[ceph-users] High average apply latency Firefly

Janne Johansson

2018-12-04 10:24:20 UTC

Post by Klimenko, Roman
Hi everyone!
On the old prod cluster
- baremetal, 5 nodes (24 cpu, 256G RAM)
- ceph 0.80.9 filestore
- 105 osd, size 114TB (each osd 1.1T, SAS Seagate ST1200MM0018) , raw used 60%
- 15 journals (eash journal 0.4TB, Toshiba PX04SMB040)
- net 20Gbps
- 5 pools, size 2, min_size 1
we have discovered recently pretty high Average Apply latency, near 20 ms.
Using ceph osd perf I can see that sometimes osd's apply latency could be high as 300-400 ms on some disks. How I can tune ceph in order to reduce this latency?

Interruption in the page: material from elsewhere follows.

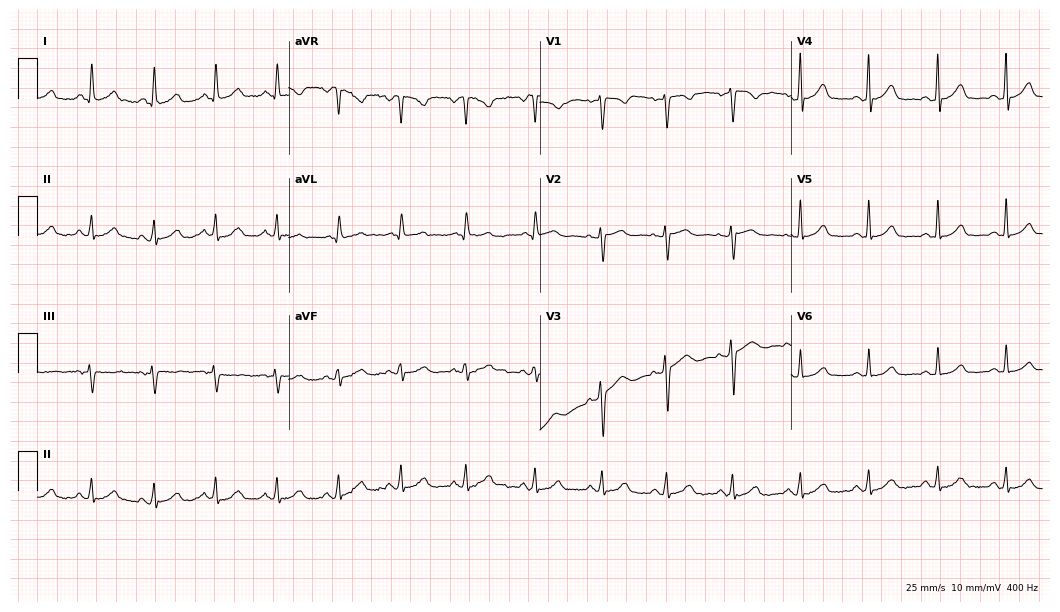
Electrocardiogram (10.2-second recording at 400 Hz), a female, 41 years old. Overall reading on record: normal ECG.

I would start with running "iostat" on all OSDs hosts and see if one
or more drives show a huge percent on utilization%.
Having one or a few drives that are lots slower than the rest (in many
cases it shows up as taking a long time to finish IO
and hence more utilization% than the other OSD drives) will hurt the
whole cluster speed.
If you find one or a few drives being extra slow, lower crush weight
so data moves off them to other healthy drives.

--
May the most significant bit of your life be positive.